In the other direction, UFO researchers and believers often accuse the skeptics of being close-minded, blind to the truth, or even part of the mass alien cover-up. There is definitely no love lost between the two groups.

However, every now and again there comes a UFO case that puts the skeptics and the Ufologists in the same boat of jumping to conclusions; for example, the disappearance of Frederick Valentich.

The disappearance of Valentich has had skeptics, ufologists, and even investigators baffled since it occurred in Australia in 1978. On the evening of October 21, 1978, novice pilot Frederick Valentich took off from the Victoria’s Moorabbin airport headed for King’s Island in a single-engine Cessna 182L on his first night flight.

Roughly an hour later, the 20-year old pilot radios the Melbourne Air Flight Service with a report of a strange aircraft hovering over his plane. The verbal exchange between Valentich and the Melbourne Air Flight Service lasted only about six minutes after which the radio went silent and the young pilot was never heard from again. To this day, no one can really agree on what happened to Frederick Valentich.

What Happened to the Plane?

Of course, UFO researchers point to the conversation between Valentich and the tower as proof that either the pilot or the entire plane was abducted by aliens.

Moreover, Ufologists explain that Valentich’s encounter was not an isolated incident. The UFO Casebook points out that a number of UFO sightings were reported several weeks prior to young pilot’s disappearance.

“According to the Victorian UFO Research Society, based at Moorabbin, near the location from where the disappearance took place, there had been a UFO wave ongoing for at least six weeks before the date of Valentich’s disappearance.” (1)

Naturally, skeptics do not accept the UFO theory as an acceptable cause of Valentich’s disappearance.

In Brian Dunning’s assessment of the case, as presented on Skeptoid, he hypothesizes that the disappearance could very well be a hoax gone wrong. Like the Ufologists, his main piece of evidence is the communication between Valentich and the tower.

Dunning points to similarities between the Valentich transcript and similar interaction portrayed in 1977’s Close Encounters of the Third Kind. Dunning contends, “Steven Spielberg’s Close Encounters of the Third Kind had been released less than a year before Frederick Valentich made his radio report, in which he replicated every major element of the famous air traffic control scene.” (2)

Dunning believes it could be entirely possible that Valentich lost sight of the horizon while perpetrating the hoax and crashed.
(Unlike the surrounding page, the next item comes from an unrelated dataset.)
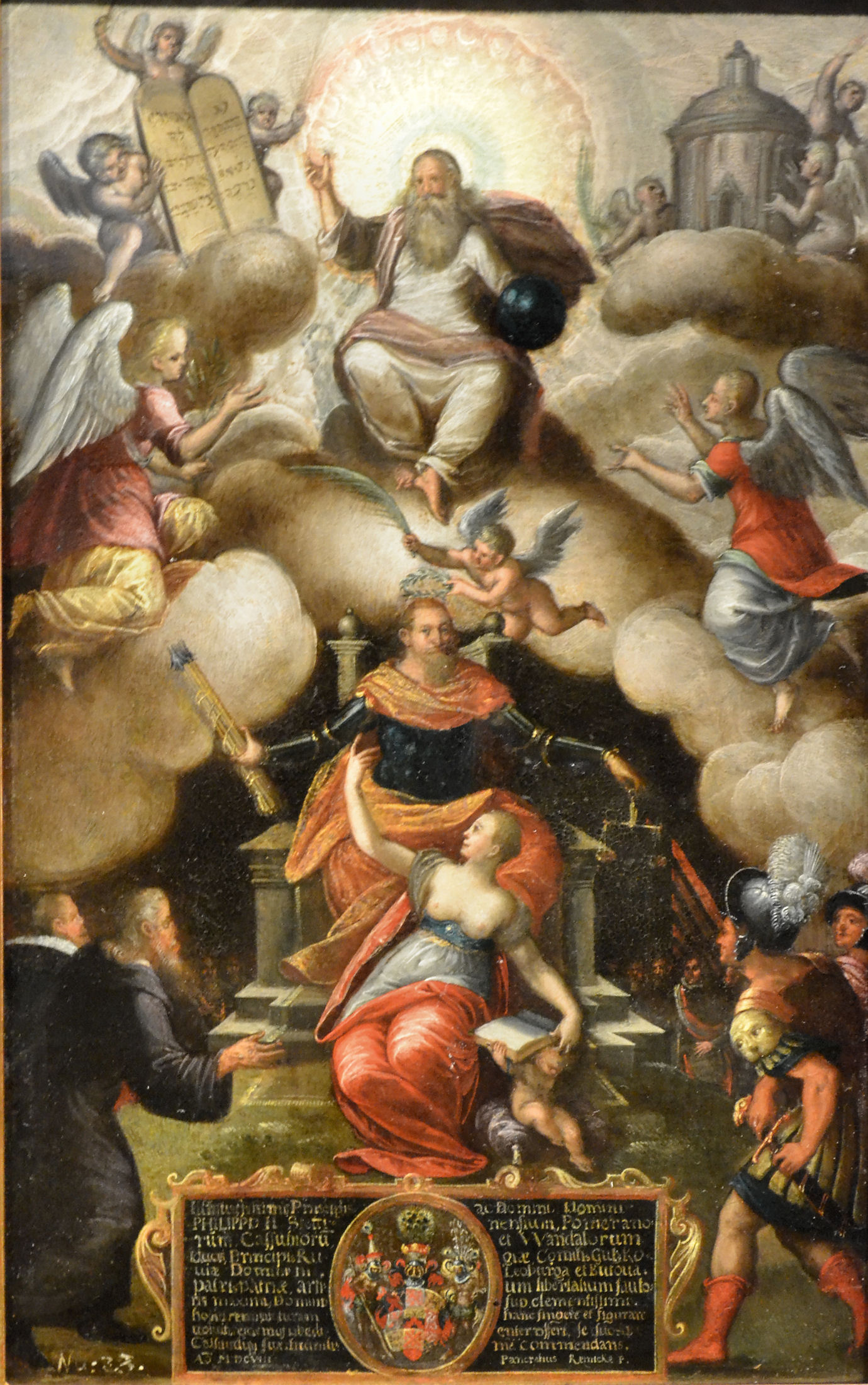 Apoteoza księcia pomorskiego Filipa II - eksponat Muzeum Narodowego w Szczecinie

Similarly, the Committee of Skeptical Inquiry believes Valentich crashed, but not while perpetrating a hoax. Instead the CSI believes that the young pilot crashed while misidentifying the lights from Venus, Mars, Mercury, and the star Antares as a single UFO.

They go on to state that while overexcited about witnessing a UFO, the inexperienced pilot did not pay enough attention to his instruments, which resulted in a crash.

“Fred Valentich’s UFO has now been identified. That is, we can show that a group of four bright lights, consistent with his description, was within his sight at the time he was reporting his UFO.”(3)

frederick valentich

Theories Versus Facts

The problem with the skeptics’ theories is that no wreckage from the downed Cessna has ever been confirmed found. Only an engine cowl flap from the same model of Cessna has ever been discovered and experts could not agree whether it was from Valentich’s plane. Moreover, the flap has been lost to history making it unavailable for modern testing.

The disappearance of Frederick Valentich has put the Ufologists and the skeptics in the same boat of really reaching for a conclusion. Ufologists firmly jump on the UFO theory with nothing else to go on but an inexperienced pilot’s account during his first night flight.

Dunning, a well-known skeptic, jumps on the hoax theory by focusing on the similarities between the pilot’s account and a famous movie scene. CSI believes that the disappearance was the result of a misidentification of a series of stars and planets as a single UFO. With reaches such as these, this mystery may never be solved.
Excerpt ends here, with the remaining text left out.